The workforce has to level up. Contracting officers know how to buy seats and licenses. They don’t know how to buy “20% faster intelligence fusion.” Every industry exec I’ve talked to identifies this as the binding constraint: not policy authority, but technical expertise in the acquisition workforce. This won’t change until outcomes-based software contracting is treated as a strategic priority, not an innovation experiment.

Could we do better for the warfighter and the taxpayer? Unequivocally yes.

So What

The C-17 PBL proves outcomes-based contracting can work at enormous scale, the F-35 proves it can fail, and the SaaS repricing proves per-seat models are fragile when technology changes the relationship between tools and outcomes. The commercial market learned that this year. It cost investors $24 billion.

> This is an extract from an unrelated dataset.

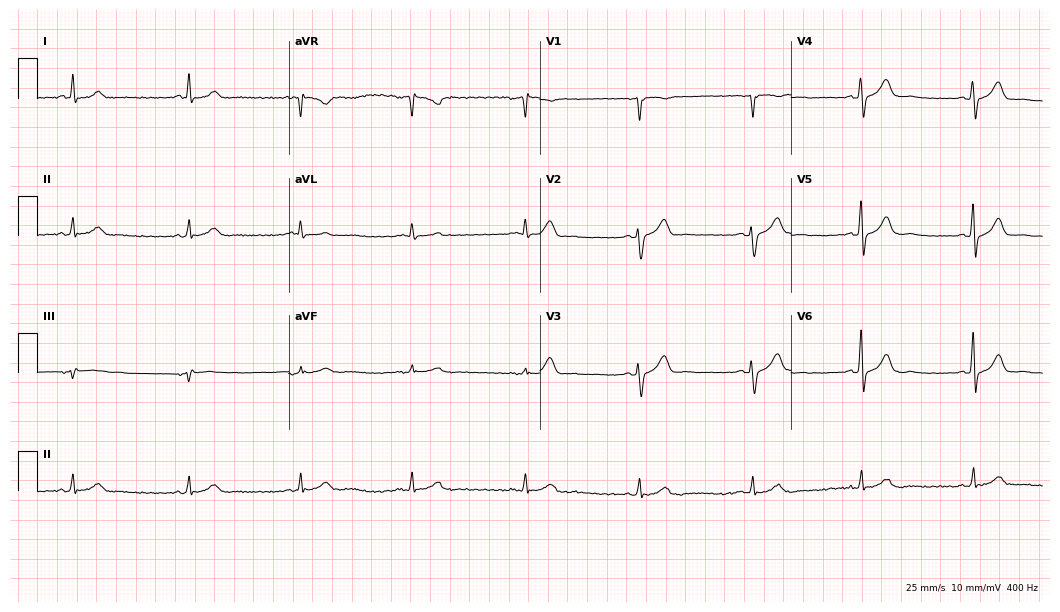
12-lead ECG from a male patient, 47 years old. Labelled as a normal ECG.
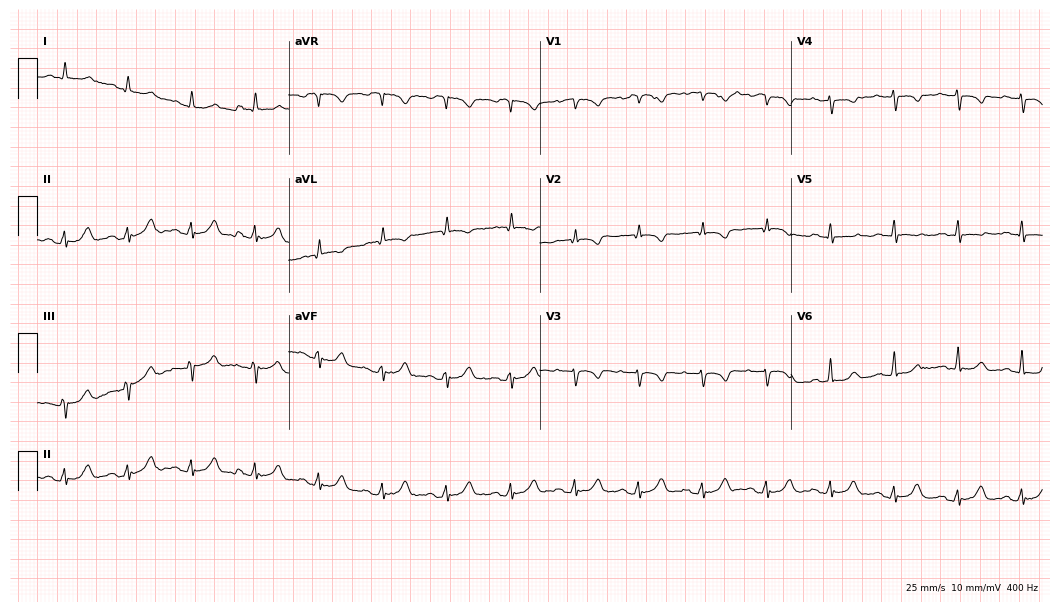
Resting 12-lead electrocardiogram. Patient: an 85-year-old male. None of these six findings is recorded: first-degree AV block, right bundle branch block, left bundle branch block, sinus bradycardia, atrial fibrillation, sinus tachycardia.
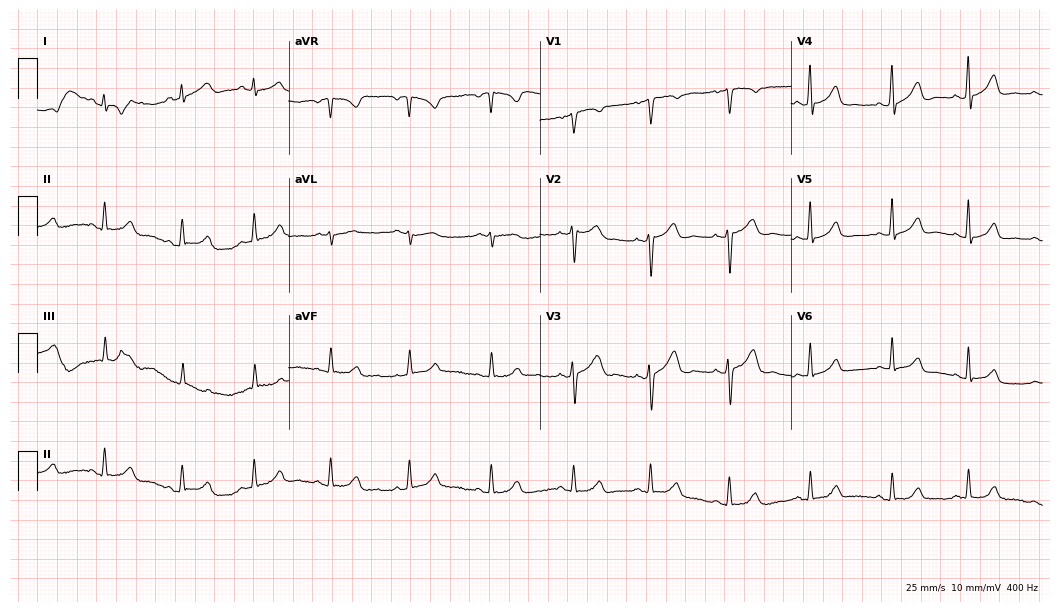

If AI does even a fraction of what its proponents claim, agencies will keep buying seats while AI reduces the number of humans sitting in them. Licenses will renew. Mission outcomes will increasingly be delivered by agents and automation that the licensing model doesn’t capture, doesn’t incentivize, and doesn’t measure. The gap between what the government pays and what it gets will widen until the budget math becomes impossible to ignore.

The C-17 model isn’t a blueprint for software procurement. I’ve spent this whole piece explaining why the differences are real. But it is proof of something that matters: DoD has, in at least one domain, figured out how to pay for what works instead of what ships.

The task now is figuring out what that principle looks like when the thing you’re buying isn’t an aircraft, but the intelligence that tells you where to fly it.

That’s the hard part. It’s also the part that matters most. And right now, nobody’s working on it hard enough.